Professor Azim Nanji is a Kenyan-born professor of Islamic studies. From 1998 until 2008, he served as Director of The Institute of Ismaili Studies in London, England. At present, he is the Senior Associate Director of the Abbasi Program in Islamic Studies at Stanford University. He is also on the Board of Directors of the Global Centre for Pluralism a joint partnership between His Highness the Aga Khan and the Government of Canada.

Biography
Born in Nairobi, Kenya, Professor Nanji attended schools in Kenya, Tanzania, and Makerere University in Uganda, and received his master's and doctoral degrees in Islamic Studies from McGill University, Canada.

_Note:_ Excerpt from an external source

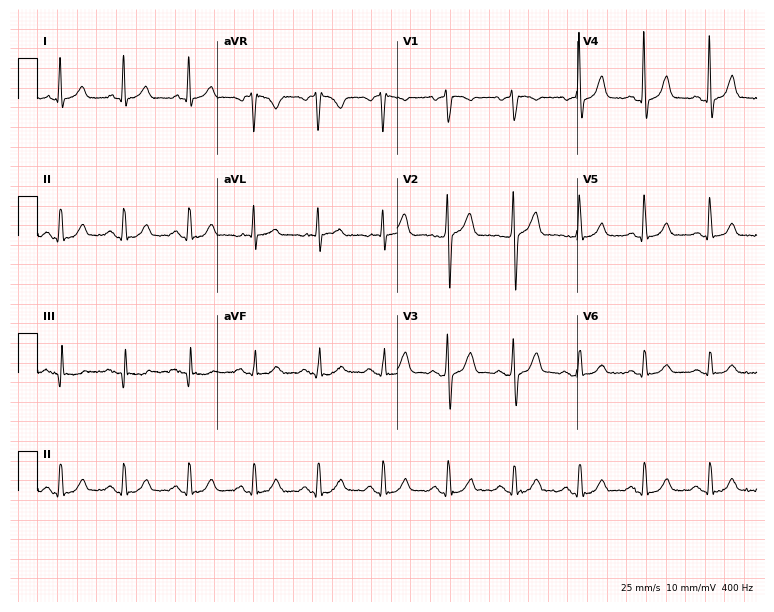
Resting 12-lead electrocardiogram (7.3-second recording at 400 Hz). Patient: a 65-year-old male. Read as a normal ECG.

Dr. Nanji has held academic and administrative appointments at various American and Canadian universities. Until 1998, he was a Professor and Chair of the Department of Religion at the University of Florida. Since that time he has been with the Institute of Ismaili Studies, a research institute which aims to promote scholarship and learning of Muslim cultures and societies, with a view towards attaining a better understanding of Islam and its relationship with other societies and faiths.

In 1988 he was Margaret Gest Visiting Professor at Haverford College, Pennsylvania, USA, and a Visiting Professor at Stanford University, California in 2004, where he was also invited to give the Baccalaureate Address in 1995.

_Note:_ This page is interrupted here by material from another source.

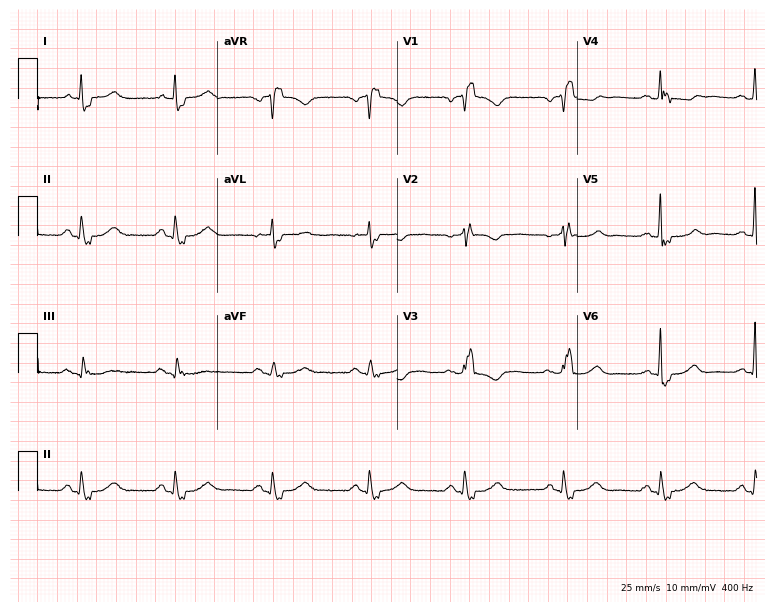
ECG — a 75-year-old female patient. Findings include right bundle branch block (RBBB).

Professor Nanji has served as Co-Chair of the Islam section at the American Academy of Religion and on the editorial board of the Academy's Journal. He has also been a member of the Philanthropy Committee of the Council on Foundations and has been the recipient of awards from the Rockefeller Foundation, the Canada Council, and the National Endowment for the Humanities. In 2004 he gave the Birks Lecture at McGill University.

Within the Aga Khan Development Network, Professor Nanji has served as a member of the Steering Committee and Master Jury of the Aga Khan Award for Architecture, and as a task force member for the Institute for the Study of Muslim Civilizations (AKU-ISMC), and continues as Vice Chair of the Madrasa-based Early Childhood Education Programme in East Africa.

Publications
Professor Nanji has authored, co-authored and edited several books including: 
The Nizari Ismaili Tradition (1976),
The Muslim Almanac (1996),
Mapping Islamic Studies (1997)
The Historical Atlas of Islam (with M. Ruthven) (2004)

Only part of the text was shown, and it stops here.